Teaching Your Kids About Sex
SHOULD you be open with your kids about your sex life?
Q: Most Parents I know hide their sex lives from their
children. My wife and I would like to be more open with our 2-year-old
daughter without causing her harm. How much physical attention is
appropriate to demonstrate in front of a 2-year-old?
Radio Psychologist Dr. Joy Browne: Simply put, one of the principal
tasks facing parents is
creating healthy boundaries between themselves and their child. Sexually
speaking, this translates into making sure that the sexual natures of both
adults and children are respected, but not intertwined. You breach that
respect when you expose your bright, aware 2-year-old to sexual intimacies
between you and your wife.
Children are sexual creatures from infancy and they
regularly explore their own bodies, even if they are not knowledgeable about
what they are doing. So think of your daughter as someone eager to learn
about the fascinating world of pleasurable sensations. You'll be teaching
her by example when you or your wife talk to her (she will absorb your tone
of voice and your anxiety level), when you dress her, show her affection,
play with her, and tell her the names of the parts of her body. In fact, on
an almost daily basis you will be deliberately or inadvertently
demonstrating something new and profoundly important about love and
relationships, and she'll be eating up every word and gesture with a spoon.
And that's a serious responsibility for you to keep.

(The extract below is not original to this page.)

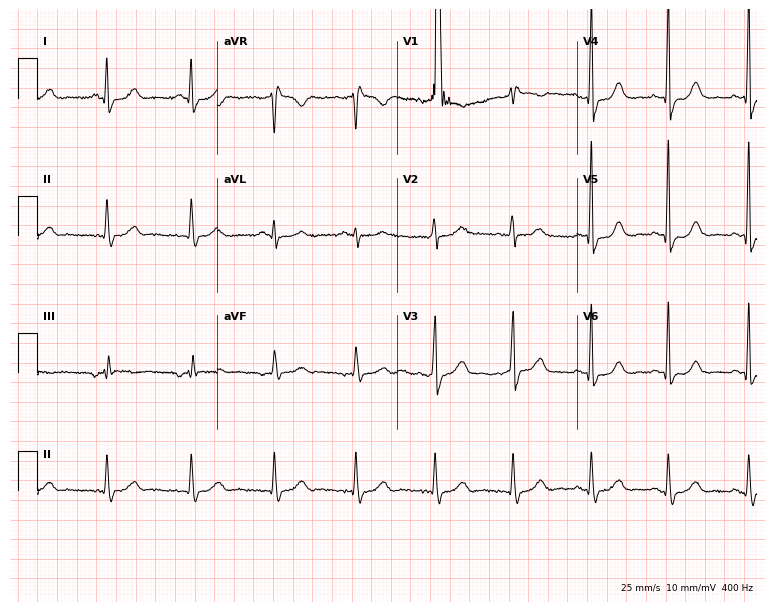
ECG (7.3-second recording at 400 Hz) — a 56-year-old man. Screened for six findings — first-degree AV block, right bundle branch block, left bundle branch block, sinus bradycardia, atrial fibrillation, sinus tachycardia — none is recorded.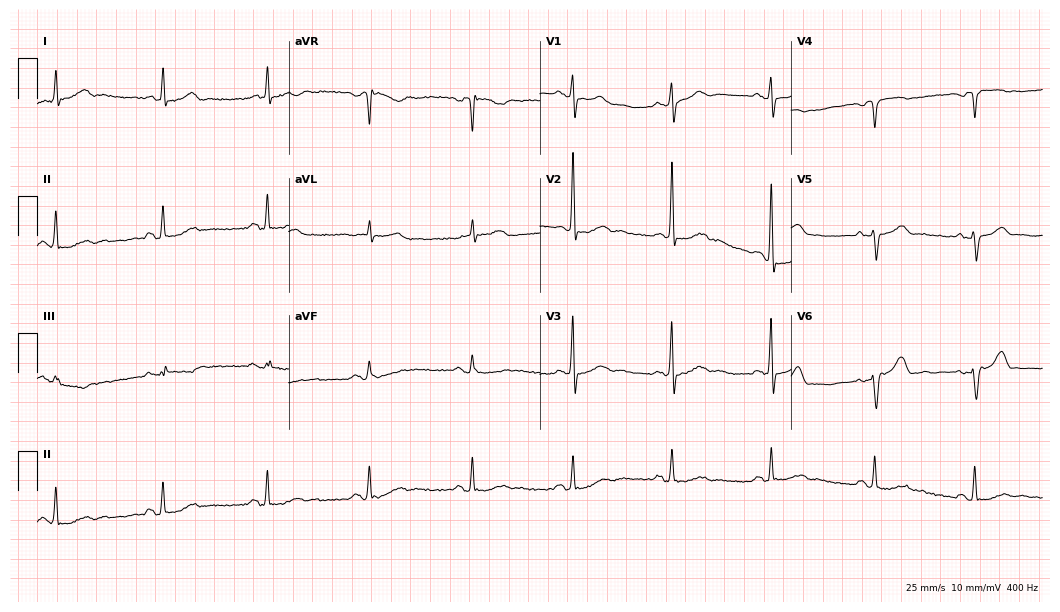
ECG (10.2-second recording at 400 Hz) — a 74-year-old male patient. Screened for six findings — first-degree AV block, right bundle branch block, left bundle branch block, sinus bradycardia, atrial fibrillation, sinus tachycardia — none is recorded. Findings outside these six are not listed.

But an excess of openness can be dangerous; lines must be
drawn. Kissing and affectionately caressing in a nonsexual manner in your
daughter's presence is a great way to model
grown-up love.
The meaning of "privacy" is something that you'll have to
introduce to your daughter soon enough anyway, when she starts spontaneously
exploring her own pleasure zones (if she hasn't already!). For instance, you
and your wife will be the ones to show her that there's a better place than
the front steps of your house or the middle of the supermarket aisles to do
what I've heard called the "happy wiggle." If you haven't created private
space for intimate acts, how can she be expected to grasp the concept when
you try to explain it?
For more guidance on this complex subject, visit the
Sexuality, Education and Information Council of the United States at
www.siecus.org, or read From Diapers to Dating: A Parent's Guide To Raising
Sexually Healthy Children by Debra W. Haffner.